MISSOULA, MONT. –-(Ammoland.com)- The Montana Shooting Sports Association (MSSA) warns the public about a culture of secrecy surrounding student expulsions from public high schools in Montana.

Over 300 (maybe over 400) Montana students have been expelled since 1996, most for inadvertently leaving hunting rifles locked in student vehicles in school parking lots as recently happened in Columbia Falls.

Operating in a common pattern across Montana, school officials advise parents of to-be-expelled students that school board hearings to finalize expulsion will be closed to the media and public, ostensibly to protect the privacy of the student involved.

Parents are led to believe that such privacy closure is required. They are not informed that they can waive privacy and allow media and the public to attend and witness such hearings. This sometimes real concern about student privacy also conveniently allows school officials to hide these too-common expulsions from public awareness – to sweep this common practice under the school rug.

“School officials almost always claim their hands are tied by law,” MSSA President Gary Marbut commented, “and they have no choice but to expel students.”

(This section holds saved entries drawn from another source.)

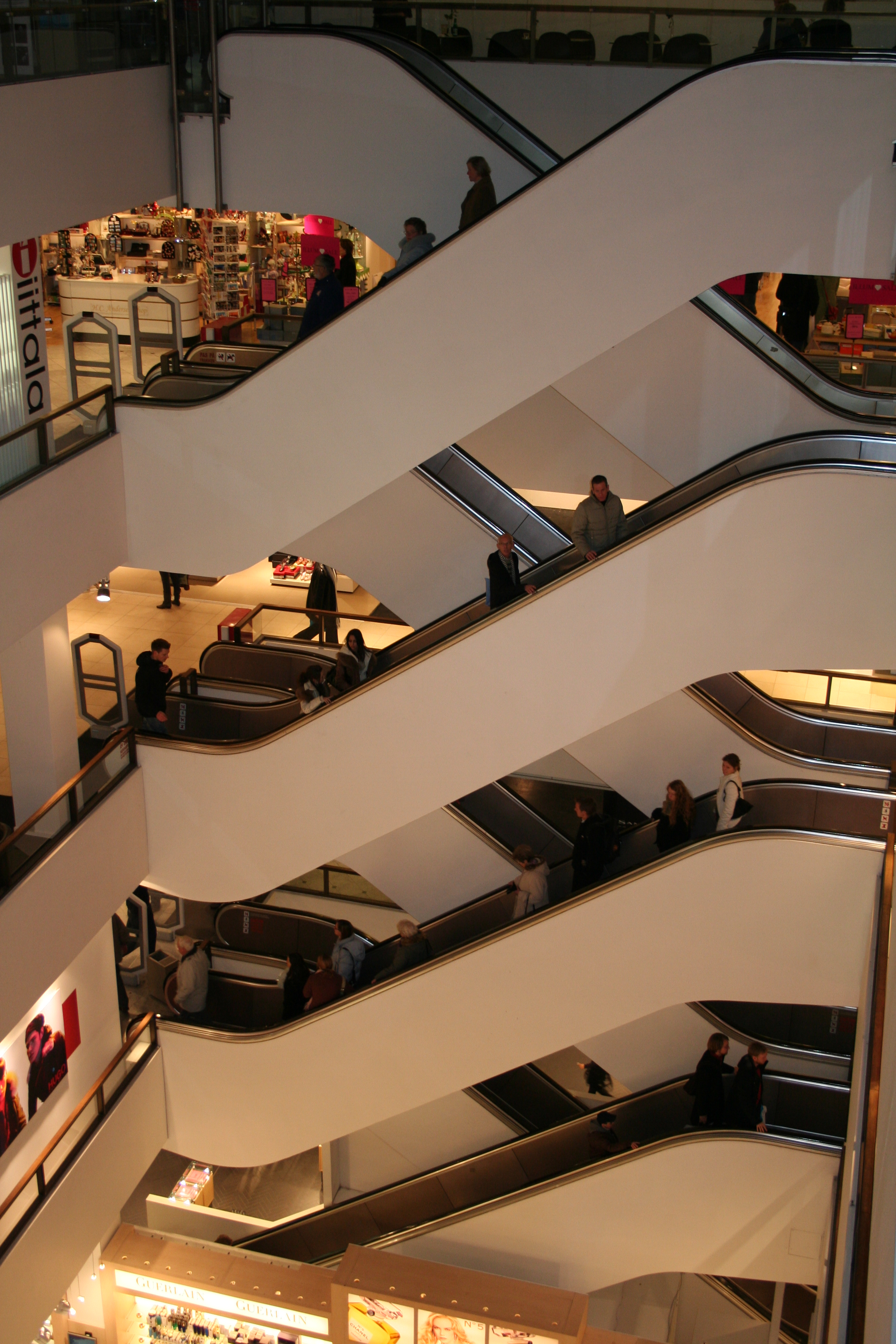 ILLUM - NOT Magasin
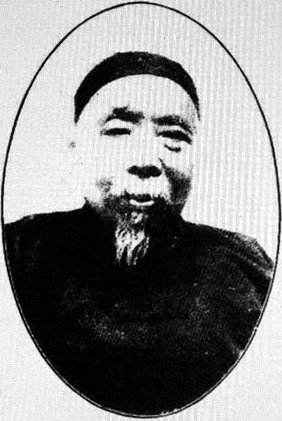 魏家骅（1863—1932年），字梅荪，号贞士，又号刚长居士，江苏江宁（今南京）人，清末进士，著名慈善家。
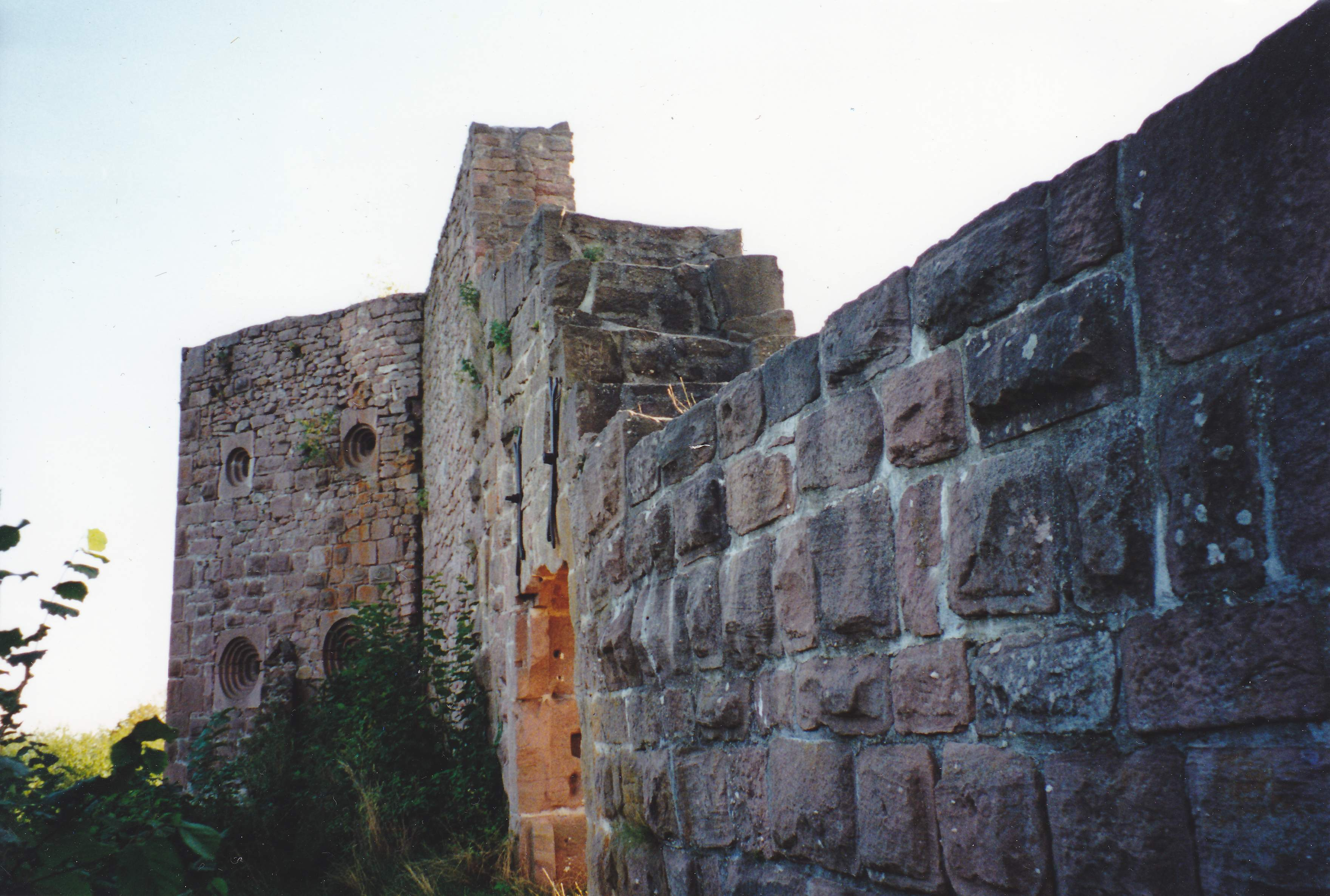 Château du Frankenbourg (714 m) à Neubois (Bas-Rhin, France).

But, Marbut explained, this claim is simply not correct. State law allows discipline for these cases to be determined on a case-by-case basis, and federal law exempts from enforcement any firearm locked inside a vehicle on school property. “The hang ’em high misapplication of the law gets so cloaked in secrecy that the public is prevented from knowing how widespread this abuse is” Marbut said.

MSSA asks parents and students to spread the word that parents clearly may waive student privacy if they wish, allowing them to pack the expulsion hearing room with media, friends and members of the public in order to shed some daylight on this secretive expulsion practice by education officials. Students will usually benefit from public exposure of these instances, such as the recent one in Columbia Falls, where students are forced to an expulsion hearing and traumatized over conduct that is actually protected under the federal Gun Free Schools Act. The public needs to know which school board members tolerate such institutionalized abuse by school officials.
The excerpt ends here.